Directions for this task = Take the entries that follow and return only the lines from the one with "sample: Temporal Lobe" through the final line, leaving every picture behind.

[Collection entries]
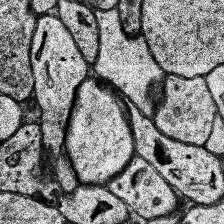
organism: Human
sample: Temporal Lobe
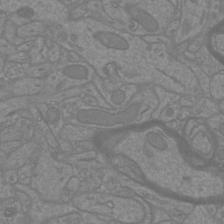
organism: Mouse
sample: Cortical neurons
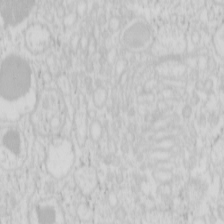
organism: Mouse
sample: Pancreas
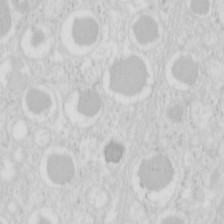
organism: Mouse
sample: Pancreas
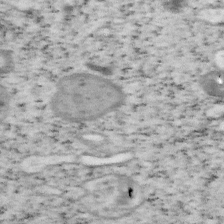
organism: Mouse
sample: OT-I killer T cells with ID8 ovarian cancer cells
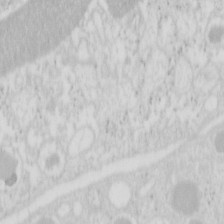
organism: Mouse
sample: Pancreas

Reply to the exercise =
sample: Temporal Lobe
organism: Mouse
sample: Cortical neurons
organism: Mouse
sample: Pancreas
organism: Mouse
sample: Pancreas
organism: Mouse
sample: OT-I killer T cells with ID8 ovarian cancer cells
organism: Mouse
sample: Pancreas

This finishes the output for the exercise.